Two types of data exist in a typical chat system. The first is generic data, such as user profile, setting, user friends list. These data are stored in robust and reliable relational databases. Replication and sharding are common techniques to satisfy availability and scalability requirements.

The second is unique to chat systems: chat history data. It is important to understand the read/write pattern.

• The amount of data is enormous for chat systems. A previous study [2] reveals that Facebook messenger and Whatsapp process 60 billion messages a day.
• Only recent chats are accessed frequently. Users do not usually look up for old chats.
• Although very recent chat history is viewed in most cases, users might use features that require random access of data, such as search, view your mentions, jump to specific messages, etc. These cases should be supported by the data access layer.
• The read to write ratio is about 1:1 for 1 on 1 chat apps. Selecting the correct storage system that supports all of our use cases is crucial. We recommend key-value stores for the following reasons:
• Key-value stores allow easy horizontal scaling.
• Key-value stores provide very low latency to access data.
• Relational databases do not handle long tail [3] of data well. When the indexes grow large, random access is expensive.
• Key-value stores are adopted by other proven reliable chat applications. For example, both Facebook messenger and Discord use key-value stores. Facebook messenger uses HBase [4], and Discord uses Cassandra [5].


此时，我们已经准备好了服务器，服务正在运行，第三方集成也已完成。技术堆栈的深处是数据层。数据层通常需要一些努力才能使其正确。我们必须做出的一个重要决定是决定使用正确的数据库类型：关系数据库还是NoSQL数据库？为了做出明智的决定，我们将检查数据类型和读/写模式。

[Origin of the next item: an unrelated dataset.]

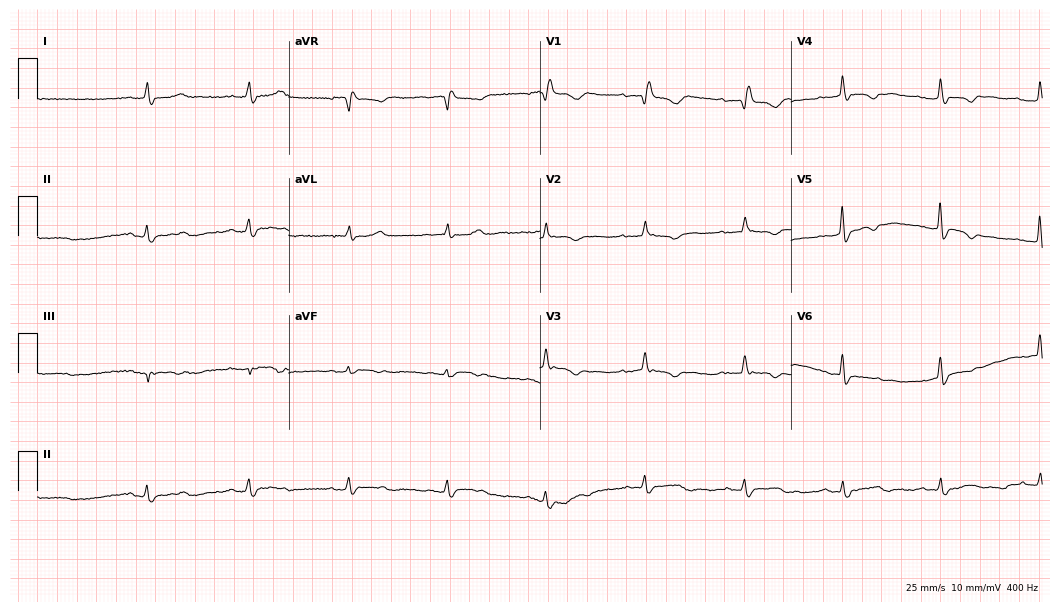
12-lead ECG from a 43-year-old female patient. Findings include right bundle branch block (RBBB).

典型的聊天系统中存在两种类型的数据。首先是通用数据，例如用户配置文件，设置，用户朋友列表。这些数据存储在强大可靠的关系数据库中。复制和分片是满足可用性和可伸缩性要求的常用技术。

第二个是聊天系统独有的：聊天历史数据。了解读/写模式非常重要。

    •聊天系统的数据量是巨大的。之前的一项研究[2]显示，Facebook Messenger和Whatsapp每天处理600亿条消息。
    •仅经常访问最近的聊天。用户通常不会查找旧聊天。
    • 尽管在大多数情况下会查看最近的聊天记录，但用户可能会使用需要随机访问数据的功能，例如搜索、查看您的提及、跳转到特定消息等。数据访问层应支持这些情况。
    • 1 对 1 聊天应用程序的读写比率约为 1：1。

选择支持我们所有用例的正确存储系统至关重要。出于以下原因，我们建议使用键值存储：
    • 键值存储允许轻松水平扩展。
    • 键值存储提供非常低的数据访问延迟。
    • 关系数据库不能很好地处理长尾数据 [3]。当索引变大时，随机访问的成本很高。
    • 键值存储被其他经过验证的可靠聊天应用程序采用。例如，Facebook Messenger和Discord都使用键值存储。Facebook messenger使用HBase [4]，Discord使用Cassandra [5]。

Data models


Just now, we talked about using key-value stores as our storage layer. The most important data is message data. Let us take a close look.

刚才，我们谈到了使用键值存储作为我们的存储层。最重要的数据是消息数据。让我们仔细看看。

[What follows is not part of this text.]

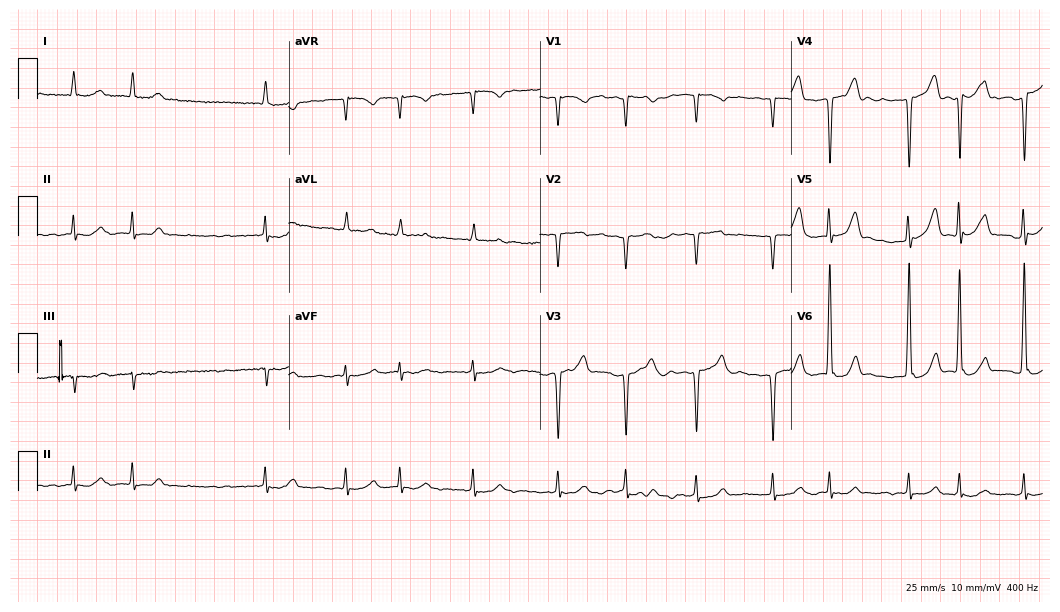
Electrocardiogram (10.2-second recording at 400 Hz), a 78-year-old male. Interpretation includes atrial fibrillation (AF).

Message table for 1 on 1 chat 1对1聊天的消息表


Figure 12-9 shows the message table for 1 on 1 chat. The primary key is message_id, which helps to decide message sequence. We cannot rely on created_at to decide the message sequence because two messages can be created at the same time.

图 12-9 显示了 1 对 1 聊天的消息表。主键是 message_id，这有助于确定消息顺序。我们不能依靠created_at来决定消息序列，因为可以同时创建两条消息。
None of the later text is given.